# Forum sluggish - email problem



## Harri Rautiainen (Jan 24, 2003)

There seems to be a mail service problem on _saxontheweb.net_ server.

I have not received mail sent to admin (at) (_the above domain_) for past 12 hours. The last scheduled outgoing email message from the SOTW Forum was sent out 6 hours ago (but perhaps there were none after that scheduled).

While the problem being currently fixed there will be some update and back-up tasks run on the server. This has slowed down the response time for the forum for the past hour and will continue for another hour.

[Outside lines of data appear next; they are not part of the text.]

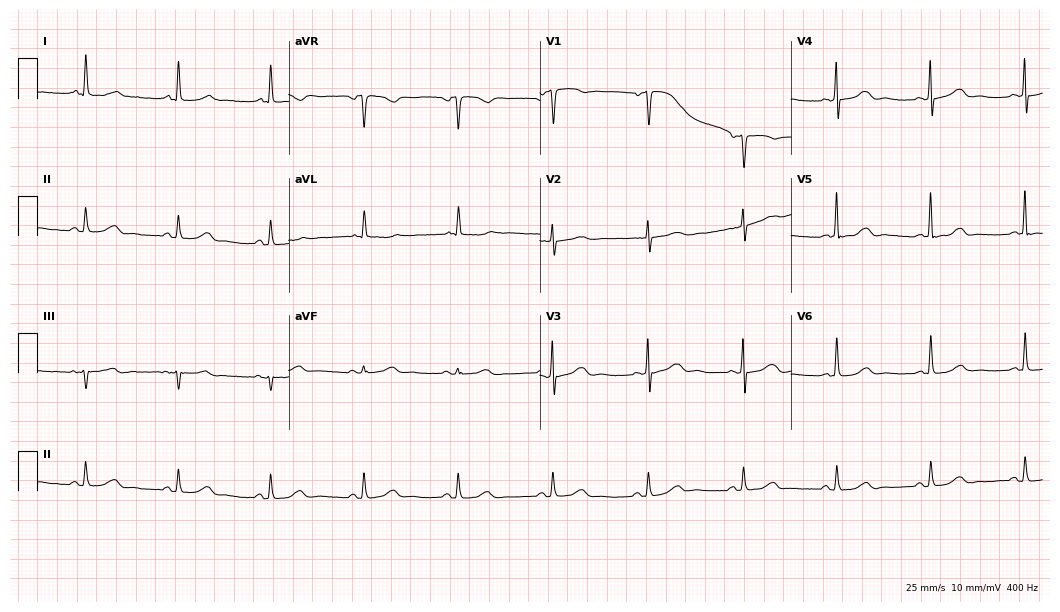
Electrocardiogram (10.2-second recording at 400 Hz), a female, 83 years old. Overall reading on record: normal ECG.
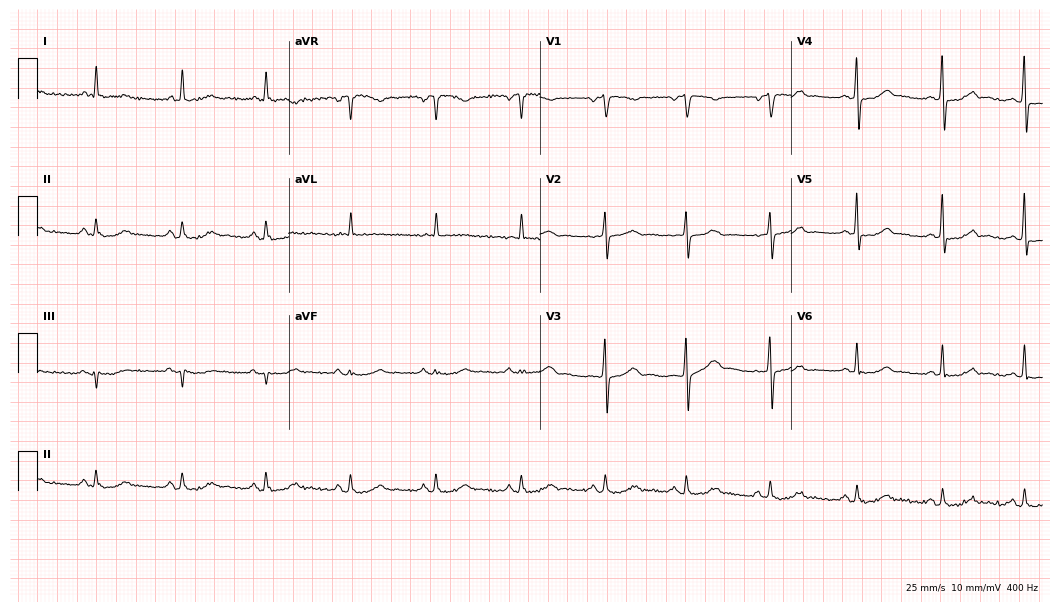
Resting 12-lead electrocardiogram (10.2-second recording at 400 Hz). Patient: a 61-year-old female. None of these six findings is recorded: first-degree AV block, right bundle branch block, left bundle branch block, sinus bradycardia, atrial fibrillation, sinus tachycardia. Only these six findings were labelled.
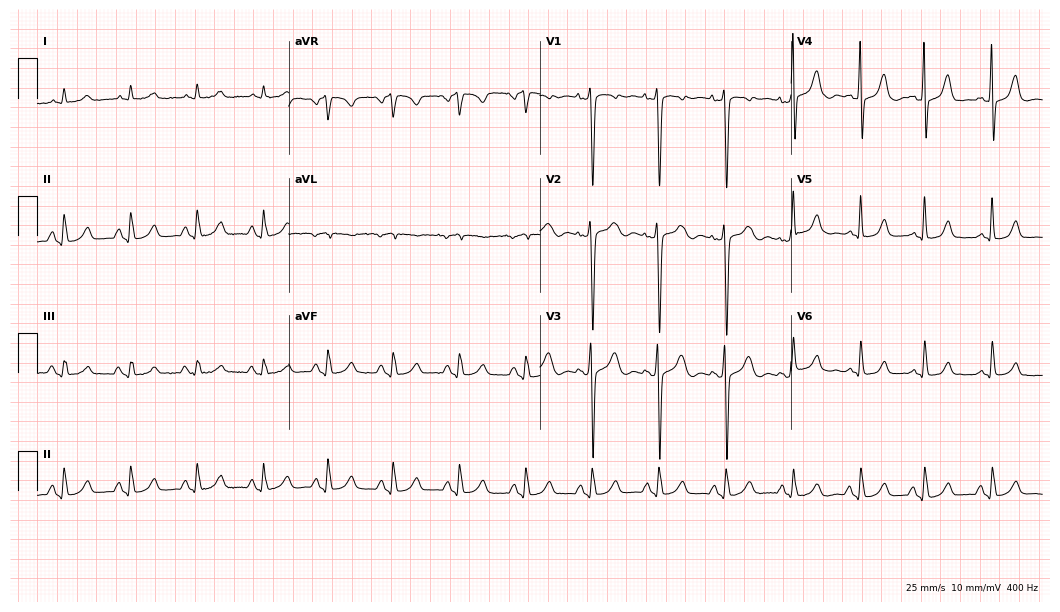
Standard 12-lead ECG recorded from a man, 81 years old. None of these six findings is recorded: first-degree AV block, right bundle branch block, left bundle branch block, sinus bradycardia, atrial fibrillation, sinus tachycardia.

Please, do not execute extensive forum searches meanwhile.

Thanks for your patience,


----------



## daigle65 (Sep 17, 2007)

I couldn't access the site for several hours today.


----------



## Bill Mecca (Feb 2, 2003)

nor could I or one other user I know of, kept getting the database error message.


----------



## ratracer (Jan 23, 2007)

Same here.


----------



## Harri Rautiainen (Jan 24, 2003)

*Software update*

My techie guy needed to update programs in order to solve the email problem.
In the process he uploaded also the latest version of MySQL database sw because there were some security updates.
Unfortunately he did not restart the MySQL server. I found out when I got back from big band practice.

I am sorry of the inconvenience,

___________________________
BTW, my incoming email is working again. So, the techie guy (my son) did something good.


----------



## Fred (Feb 3, 2003)

I can almost guarantee you that no one overused the Search function while you were correcting the problem.


----------



## Harri Rautiainen (Jan 24, 2003)

Fred said:


> I can almost guarantee you that no one overused the Search function while you were correcting the problem.


The Search function is available for all forum users, but all forum users do not necessarily use it. :twisted: 
Is this what you are trying to say, Fred?


----------



## Fred (Feb 3, 2003)

Harri Rautiainen said:


> While the problem being currently fixed there will be some update and back-up tasks run on the server. This has slowed down the response time for the forum for the past hour and will continue for another hour.
> 
> *Please, do not execute extensive forum searches meanwhile.*
> 
> Thanks for your patience,


Of course not . . . just reassuring you that the readership cares deeply about your requests and refrained - difficult as it was for many - from overtaxing the Search function until you said it was OK.

That, plus using the Search function must be related to asking for directions. And you know how some folks hate to do that!


----------